See additional Postgres tips in our incident docs

Invalidating all user sessions

If all user sessions need to be invalidated, you can run this on the frontend database to force all users to log in again.

UPDATE users SET invalidated_sessions_at=now(), updated_at=now();

Restarting docs.sourcegraph.com

To restart the services powering docs.sourcegraph.com:

Configure kubectl context to the dotcom cluster

gcloud container clusters get-credentials cloud --zone us-central1-f --project sourcegraph-dev

Rollout a restart

kubectl -n default rollout restart deploy docs-sourcegraph-com

Wait a moment, and check https://docs.sourcegraph.com/.

Creating banners for maintenance tasks

For database upgrades or other tasks that might cause some aspects of Sourcegraph to be unavailable, we provide a banner across the top of the site. This can be done via editing Global Settings with the following snippet.

"notices": [
    {
"dismissible": false,
"location": "top",
"message": "🚀 Sourcegraph is undergoing a scheduled upgrade.
You may be unable to perform some write actions during this time, such as updating your user settings."
    },
]

We clone a public GitHub.com repo on dotcom if a user visits it and it is not already cloned. This means over time, dotcom accumulates a lot of repos that are visited maybe a long time ago and do not need to be stored on disk - especially if gitserver’s free disk space if running low. As a result, it usually doesn’t hurt to delete these repos, most of which happen to be 0 stars.

In the last round of cleanup in March 2023, we removed 1.8 million 0 star repos that used up a cumulative disk space of 65TB across all gitserver shards. This cleanup also ensured that we do not need to increase the disk size immediately as we were had only about ~10% free disk space prior to the cleanup.

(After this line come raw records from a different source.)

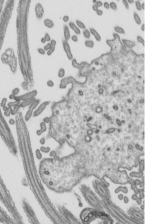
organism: Mouse
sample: Mouse epididymis efferent ductule cilia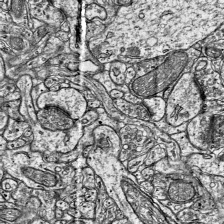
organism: Mouse
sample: Visual Cortex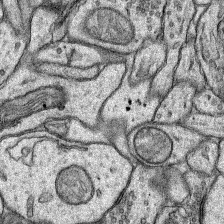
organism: Rat
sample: Hippocampus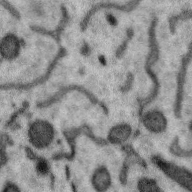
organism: Zebra finch
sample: Brain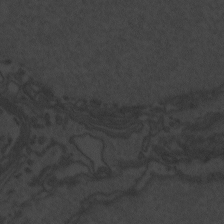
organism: Zebrafish
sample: Macrophage infected with Toxoplasma gondii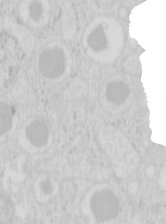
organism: Mouse
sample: Pancreas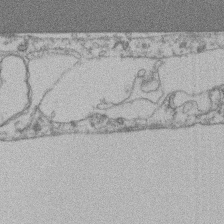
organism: Mouse
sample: T cell stromal cell synapse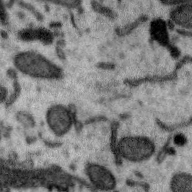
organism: Zebra finch
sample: Brain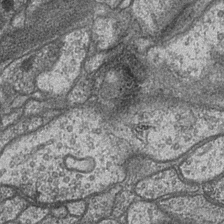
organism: Drosophila
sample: Optic medulla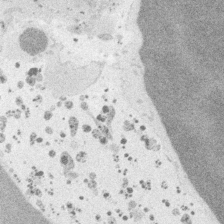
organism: Embia sp.
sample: Silk gland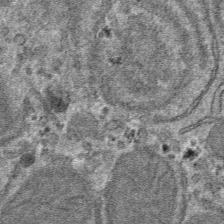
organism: Mouse
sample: Mouse hepatocytes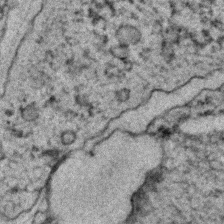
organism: C. elegans
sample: C. elegans embryo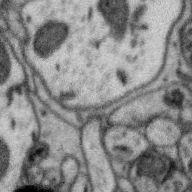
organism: Zebra finch
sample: Brain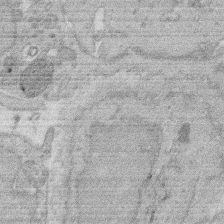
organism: Rat
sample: Salivary granule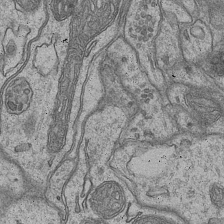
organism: Mouse
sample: CA1 Hippocampus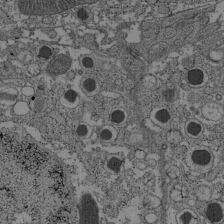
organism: C57BL Mouse
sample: Pancreatic islet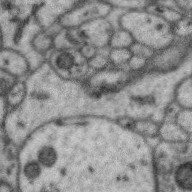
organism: Zebra finch
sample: Brain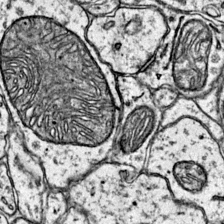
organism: Mouse
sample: Primary visual cortex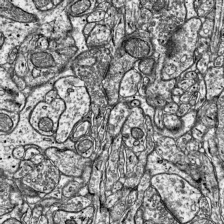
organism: Mouse
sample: Visual Cortex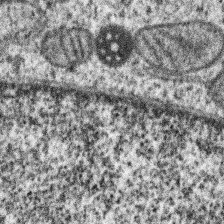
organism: Human
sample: HeLa cells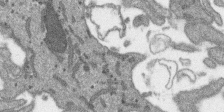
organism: Human
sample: Lung epithelial cells infected with SARS-CoV-2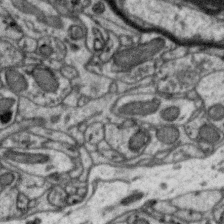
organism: Zebra finch
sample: Brain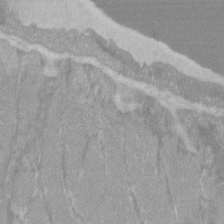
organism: C57BL Mouse
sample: Tibialis anterior muscle cell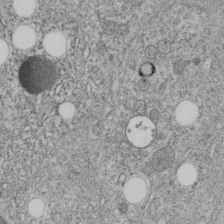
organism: C. elegans
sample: C. elegans embryo early stage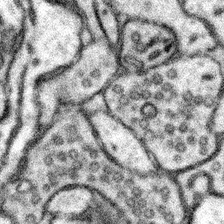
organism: Mouse
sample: Somatosensory cortex neuropil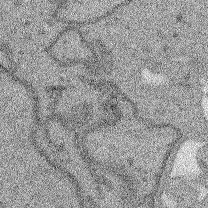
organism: Human
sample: HeLa cells

Increasing the disk space is costly (30TB costs ~$5k per month for the current tier of disk we use in gitserver on dotcom), both in immediate expenses for extra storage and future costs in terms of efforts and risk should we need to reduce the disk size. Reducing disk size is time consuming, risky and potentially incurs downtime and can also lead to data loss. All of this indicates that we should do our best to stay within the currently allocated disk sizes as best as we can and only increase disk space if we really are sure that it is the right choice and have weighed in all other options in depth.

Dotcom lazily syncs GitHub.com repositories, which also makes it safe to delete those repositories since they will not be cloned automatically the next time the code host connection completes a sync.

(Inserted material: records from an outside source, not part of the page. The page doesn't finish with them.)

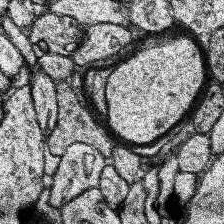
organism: Human
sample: Temporal Lobe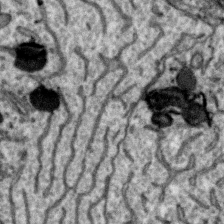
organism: Zebra finch
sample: Brain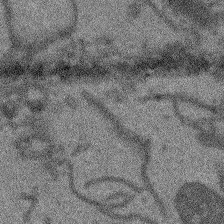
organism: Arabidopsis thaliana
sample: Root tip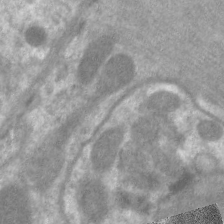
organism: C. elegans
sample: Pharynx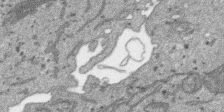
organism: Human
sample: Lung epithelial cells infected with SARS-CoV-2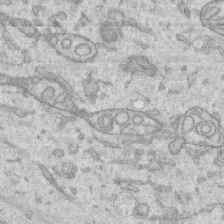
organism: Human
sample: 1205lu cells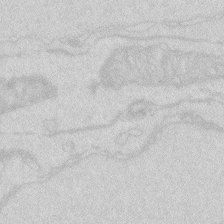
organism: Zebrafish
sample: Macrophage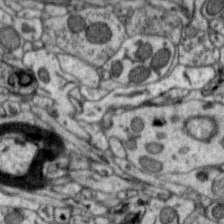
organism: Zebra finch
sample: Brain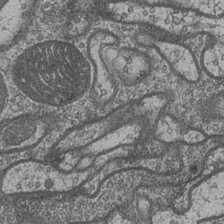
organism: Drosophila
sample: Optic medulla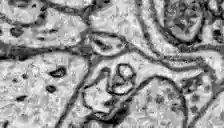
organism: Zebrafish
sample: Brain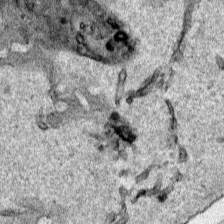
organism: Human
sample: Mitochondria in HCT116 cells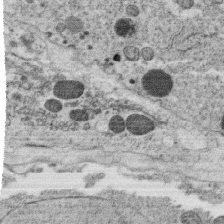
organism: C. elegans
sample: C. elegans oocyte; sperm cells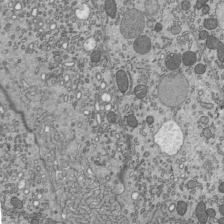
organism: Mouse
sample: Mouse epididymis efferent ductule cilia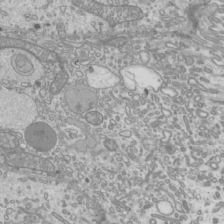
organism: Mouse
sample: Cilia; mouse epididymis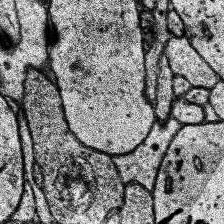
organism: Human
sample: Temporal Lobe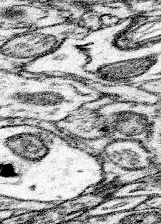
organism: Mouse
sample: Somatosensory cortex neuropil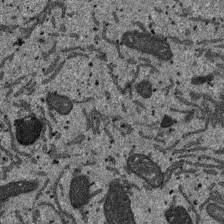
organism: Human
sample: Lung epithelial cells infected with SARS-CoV-2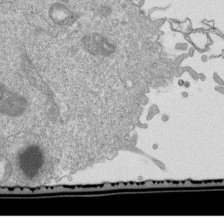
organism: Human
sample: HeLa cell HIV synapse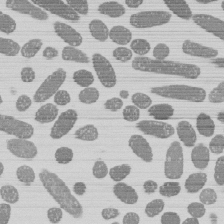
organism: E. coli
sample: Bacterial nucleoid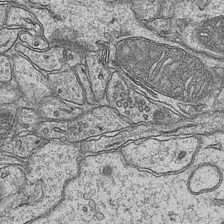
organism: Mouse
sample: CA1 Hippocampus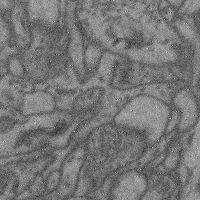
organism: Mouse
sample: Cerebral cortex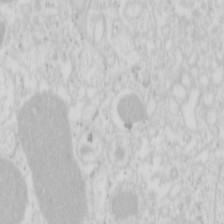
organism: Mouse
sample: Pancreas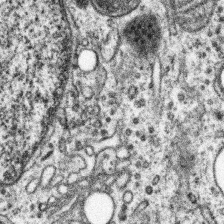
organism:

At the time of writing this doc, we do not store information on when a last repository was visited by a user although adding this is planned but not promised. If you are reading this doc and last visited information is now available, you should factor that into deciding which repos should be deleted. Currently, we delete 0 star repos to start with and if that is not enough then we delete 1 star repos, however the more the number of stars increases, the gains in recovered disk space start reducing down, for example all 0 star repos when we did the last cleanup amounted to ~65TB, and all 1 star repos amounted to ~11TB while 2 star repos amounted to just ~5GB.

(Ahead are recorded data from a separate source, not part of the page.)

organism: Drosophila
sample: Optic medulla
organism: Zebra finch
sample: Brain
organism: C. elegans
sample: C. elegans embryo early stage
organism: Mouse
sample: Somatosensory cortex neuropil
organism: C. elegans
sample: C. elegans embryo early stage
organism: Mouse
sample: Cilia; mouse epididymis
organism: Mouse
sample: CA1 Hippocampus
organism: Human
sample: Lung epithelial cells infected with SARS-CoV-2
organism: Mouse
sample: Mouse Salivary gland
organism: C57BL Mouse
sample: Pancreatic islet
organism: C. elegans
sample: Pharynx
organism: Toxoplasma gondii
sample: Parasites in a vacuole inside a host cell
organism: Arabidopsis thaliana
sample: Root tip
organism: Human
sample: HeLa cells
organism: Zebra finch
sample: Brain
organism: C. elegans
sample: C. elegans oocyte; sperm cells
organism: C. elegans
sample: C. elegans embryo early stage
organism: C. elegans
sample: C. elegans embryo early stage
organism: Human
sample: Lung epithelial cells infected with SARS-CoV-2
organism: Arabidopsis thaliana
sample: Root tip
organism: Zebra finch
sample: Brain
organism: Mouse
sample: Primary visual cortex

To find out disk space used by repos you may use a query like the following for example, where we find the count and total disk space used by all 0 star repos synced with GitHub.com:

SELECT
	count(*),
	pg_size_pretty(sum(repo_size_bytes))
FROM (
	SELECT
		*
	FROM
		repo
		JOIN gitserver_repos gr ON repo.id = gr.repo_id
		JOIN external_service_repos esr ON esr.repo_id = repo.id
			AND esr.external_service_id = 4
	WHERE
		repo.stars < 1
		AND repo.external_service_type = 'github'
		AND repo.deleted_at IS NULL
		AND repo.blocked IS NULL
		AND gr.clone_status = 'cloned') repo;

Once you’ve arrived at the final query that gives you right selection for the repos to deleted, you should use it to delete the repos in batches of 10000. The last time we ran the cleanup, deleting 10k repos took anywhere between 20-40 seconds depending on the usage of the repo table. As a result running in short batches is a good approach to quickly cancel and stop operations in case the need arises. Also incremental feedback every half a minute is great versus running a query for 10 hours and staring at a command not knowing if its still running or if its stuck.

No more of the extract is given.